- Born: 19 January 1383
- Died: 2 October 1431 (aged 48)

Posthumous name
- Prince Jian of Zhao
- House: Zhu
- Father: Yongle Emperor
- Mother: Empress Xu

Chinese name
- Chinese: 朱高燧

Standard Mandarin
- Hanyu Pinyin: Zhū Gāosuì
- Wade–Giles: Chu^{1} Kao^{1}-sui^{4}
- IPA: [ʈʂú káʊ.swêɪ]

= Zhu Gaosui =

Chinese prince (1383–1431)

Zhu Gaosui (19 January 1383 – 2 October 1431) was a prince of the Ming dynasty of China. He was the third son of the Yongle Emperor and Empress Xu.

==Biography==
Zhu Gaosui was born on 19 January 1383, as the third son of Zhu Di, Prince of Yan, and his wife Lady Xu. Zhu Di was the fourth son of the Hongwu Emperor, the founder of China's Ming dynasty. Zhu Gaosui had two elder brothers, Zhu Gaochi and Zhu Gaoxu, and a younger brother Zhu Gaoxi. Zhu Gaoxi died in infancy. Zhu Gaosui was known to possess mediocre character and abilities.
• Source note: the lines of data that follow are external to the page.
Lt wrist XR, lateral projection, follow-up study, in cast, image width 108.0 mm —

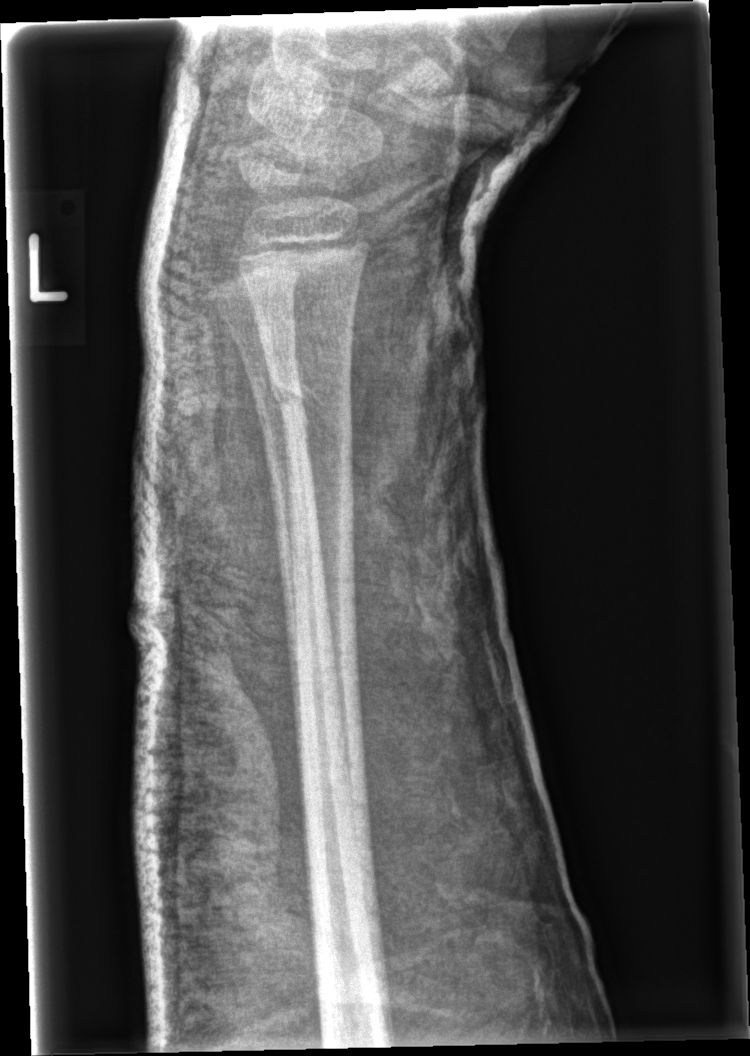
Fracture classified AO/OTA 23r-M/2.1.
Fracture — [266, 357, 355, 418].
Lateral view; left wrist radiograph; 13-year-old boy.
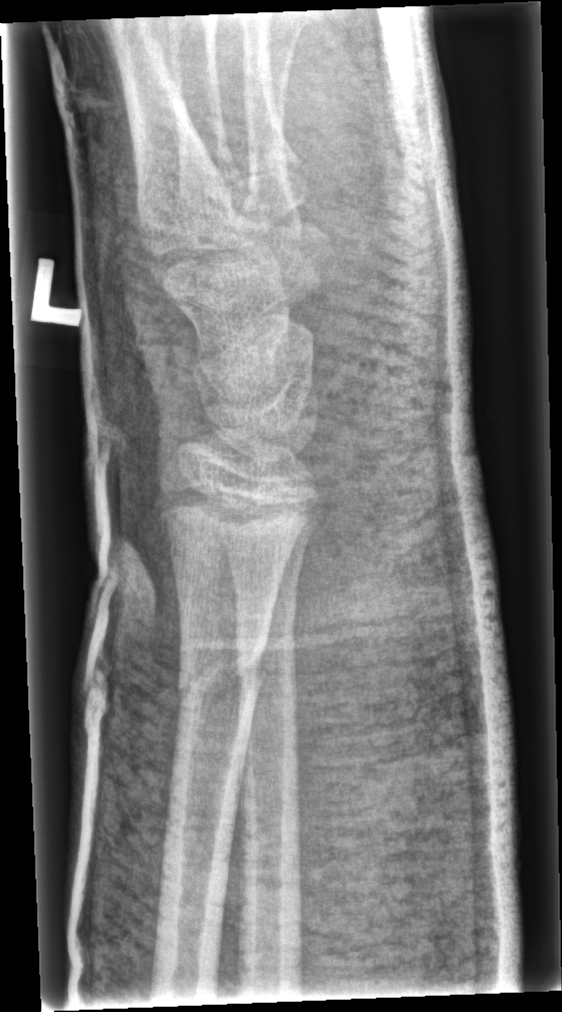

Q: Fracture present?
A: One bone fracture at (left=173, top=635, right=270, bottom=709)
Q: AO code?
A: Fracture classified AO/OTA 23r-M/3.1; 23u-M/2.1

Along with Zhu Gaoxu, he took part in military campaigns during the civil war of 1399–1402, which ultimately led to his father's ascension to the throne as the Yongle Emperor. In 1404, he was bestowed with the title of Prince of Zhao and resided in Beijing. Later, in 1405, he was entrusted with military command in the city.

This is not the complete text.